I took this picture of Sintha Peck’s gravestone in Old Ashford Cemetery in Ashford, Connecticut, on a chilly winter’s day a couple of years ago. Cemeteries are remarkable places, and I’m particularly drawn to those that memorialize early Americans in eighteenth-century spaces. In the nineteenth century American cemeteries expanded, became larger and even designed (think Mount Auburn), moving away from smaller, more profuse family, town, and churchyard graveyards that dotted the eighteenth-century landscape. The ways that individuals and families buried their kin, when they were free to do so, can tell us a lot about family relationships and priorities. And gravestones are themselves remarkable examples of #VernacularGenealogy.
I’m glad to have this picture on the cover of Lineage for two reasons, first because gravestones are so important and because they stand for an important theme (and chapter) in the book namely the ways that death so profoundly shaped genealogical thinking and practice. And second, because it’s cool to include this particular picture, which I have such a clear memory of taking on a family outing.

One of my favorite Instagram accounts is @gravestonesofnewengland, which highlights examples of 17th and 18th century gravestones –and their carvers– from all around the New England states. The site’s creator acknowledges work that also influenced mine, especially that of Harriette Merrifield Forbes and the terrific Farber Collection of gravestone images at the American Antiquarian Society which incorporates some of her work. But nothing beats exploring and experiencing these sites in person. Just as digital library research is gratifying and important, being with the rare materials can give you so much more sensory and other information. Being on site with a grave can tell you something about its situation with other stones, its relationship to the built and natural landscapes now and possibly earlier, and its state of care. New England’s gravestones and cemeteries in some ways reflect general British American practices, but in others are quite specific. The difference between rural and more urban settings was always significant, and the profusion of towns in New England versus Virginia, for example, where settlement was so much more spread out, shaped the burial landscape.
Only two years old when she died, Sintha Peck’s stone reflects the harsh reality of early mortality in early America. Mothers and their young children were particularly, per my last post, vulnerable. Sintha’s parents, Ebenezer and Elizabeth, lost at least one other young child who is buried in Ashford, their son Abihu. Elizabeth also died, Ebenezer remarried and had several more children with Lydia, his second wife.
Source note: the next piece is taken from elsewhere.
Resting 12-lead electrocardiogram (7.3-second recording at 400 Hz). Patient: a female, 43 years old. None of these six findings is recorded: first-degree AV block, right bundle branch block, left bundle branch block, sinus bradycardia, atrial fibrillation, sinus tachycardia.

His will, probated at nearby Pomfret, was signed only with a mark rather than a signature. So interesting given the care with which little Sintha’s stone, albeit by comparison to some quite crusty done, was crafted and her death narrated.
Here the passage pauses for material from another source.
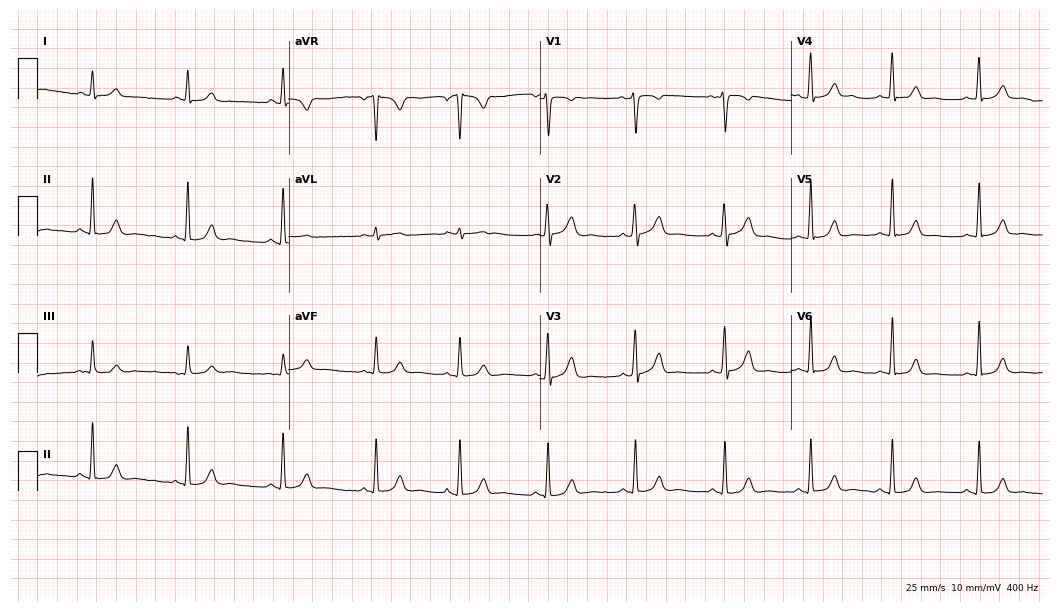
12-lead ECG from a 31-year-old female patient. Labelled as a normal ECG.

Mother and baby stones are not rare, but this 1770 one in Worcester County, Massachusetts, “In Memory of Mrs. Martha Green (& Infant Babe)” is unusual in its sculptural detail. The gravestone scholar Allan Ludwig credits this stone to the carver Daniel Hastings. Martha was young, only 25 as her stone noted, and had married Peter Green less than a year before she died. The heartfelt tribute to Martha may have been continued when Peter and his second wife, Ruth, named their first child and daughter Martha.